I had changed. And as Kareem Adbul-Jabbar pointed out in a July piece in Time, "In our disillusioned mind, 'home' becomes a romanticized symbol of our innocence, in which we dreamed limitlessly and were loved unconditionally. But that home, too, has changed because of our absence."
As was the case for Fábregas, I found the romanticism of returning home soon made way for a frustrating reality. It was painful and hard to realize, but I wasn't a fit for Modesto. The city was economically conservative, with established industries and a certain way of doing things. My ideas and ambitions about entrepreneurship, technology and leadership were like checkers pieces on a Monopoly game board. They did not fit or make sense. Had I been gung ho about real estate, law enforcement or agriculture, I would have been a great fit. But my ideas about work and life had been indelibly marked by years spent outside the city and outside the country.

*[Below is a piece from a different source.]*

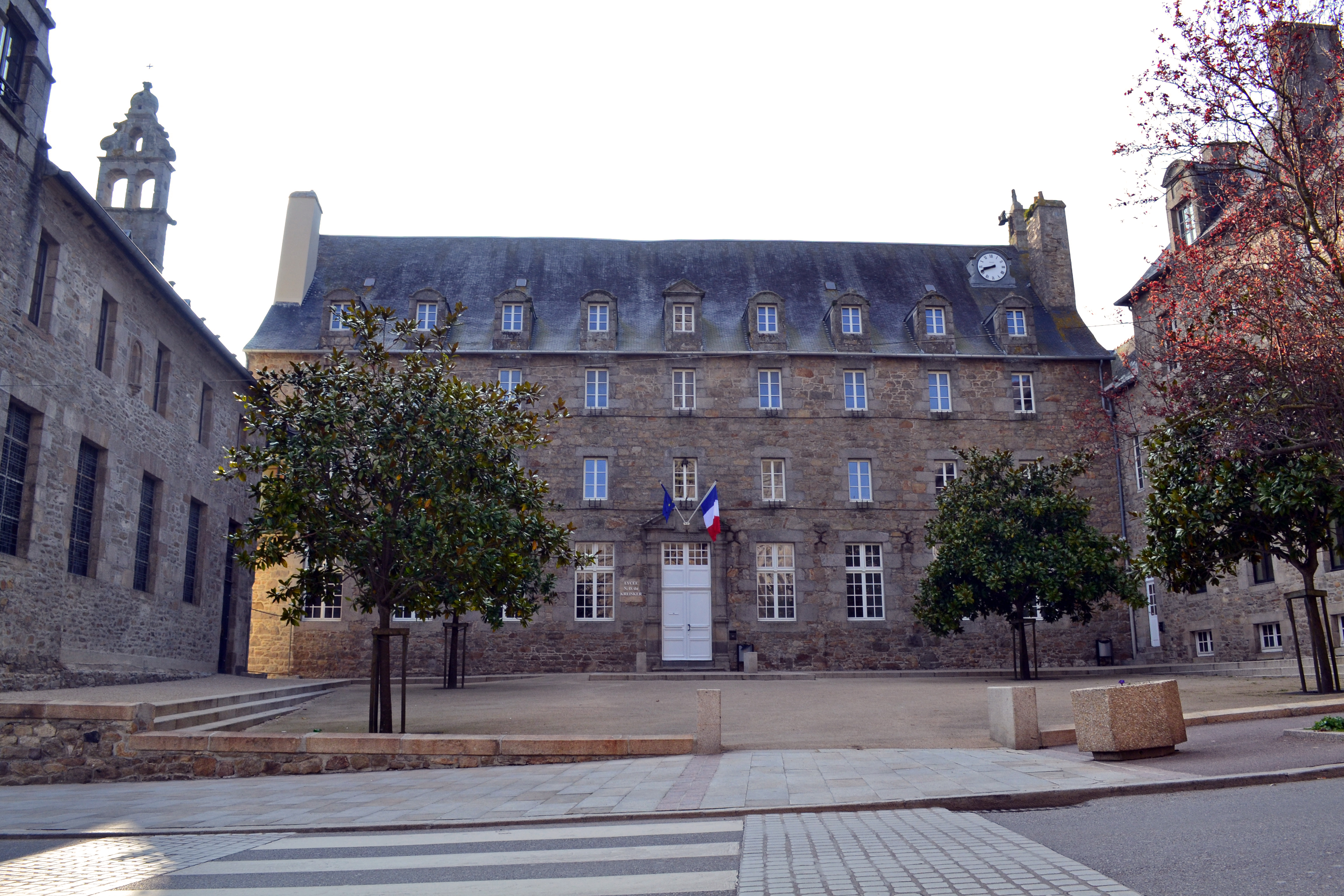 Cour d'honneur du lycée du Kreisker à Saint-Pol-de-Léon.
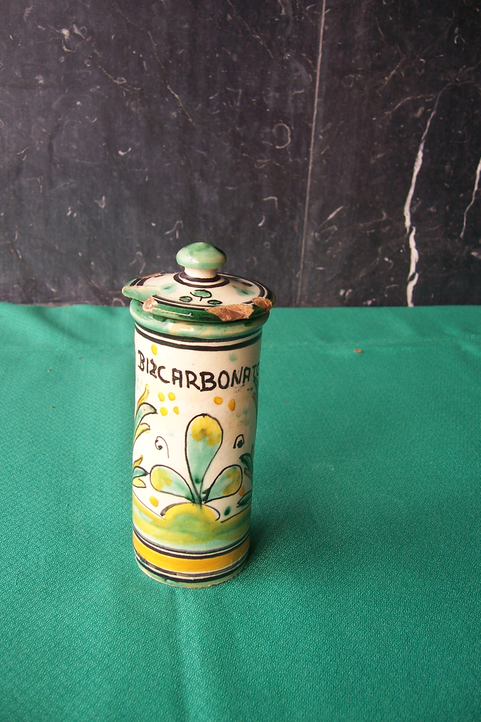 Recipiente para bicarbonato. Cerámica de Puente del Arzobispo (Toledo). Comprado en la Feria de San Isidro de Madrid.
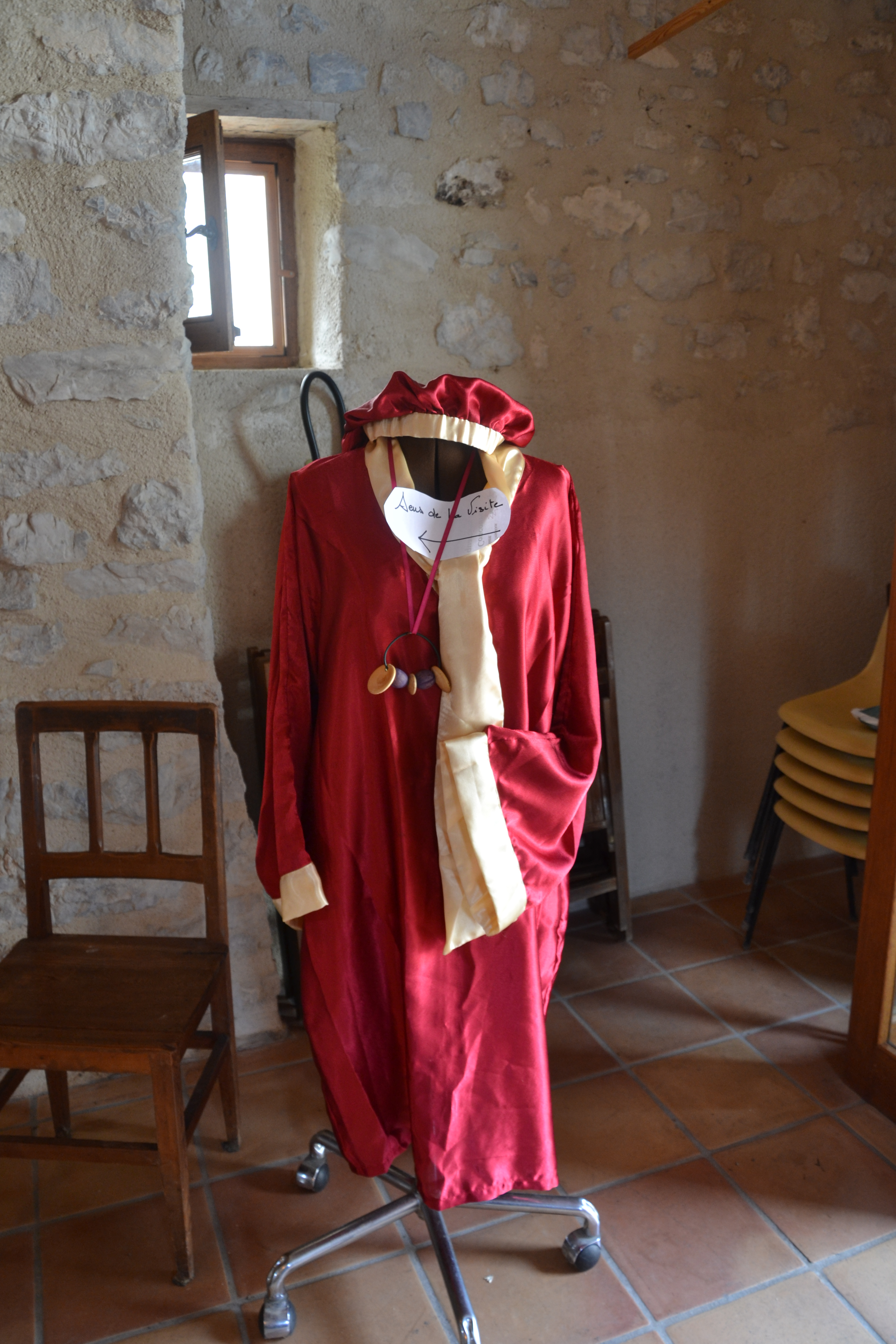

My optimism and hope for my hometown were soon buried under a sense of resentment and anger. In addition to its conservative economic values, Modesto and neighboring communities took a big hit from the Great Recession. Businesses were closing, jobs weren't materializing and it seemed like I was going to get stuck in a cycle of underemployment and unemployment.
It was painful -- not just because of the economic hard times that my family and I along with scores of other people were going through. What also hurt was that my homecoming wasn't going to work out. I loved my hometown wanted to be a part of its fabric. I had the 209 area code in my DNA.
Modesto was the city that believed in me yet impeded my progress. It wanted me to succeed but didn't have anything to offer me. Similarly, I couldn't sacrifice my hard work and ambitions to fit into the city's system. It was as if I were Cesc Fábregas and Modesto were Futbol Club Barcelona.
And Modesto will always fill the concept of "home" for me. But with my travels and goals, home nowadays seems to be elsewhere. As Thomas Wolfe so eloquently wrote in his aptly named You Can't Go Home Again (also referenced by Abdul-Jabbar in his brilliant essay), the protagonist "was never so assured of his purpose as when he was going somewhere on a train. And he never had the sense of home so much as when he felt that he was going there. It was only when he got there that his homelessness began."
The paradox of my leaving home again in 2012 (having already left once for college) was that I would not be where I am now (working for technology company Waze in New York City) had it not been for the values and lessons instilled in me during my 19 or so years of growing up in California's Central Valley.
It's a situation that many recent graduates also find themselves in. As a number of them move back home to cut back on costs or get themselves established, they may find that their new experiences, lessons and skill sets are out of sync with the norms of their hometown.
That means that in my case, while I will visit Modesto every chance I get, I understand this: I can never really go home again.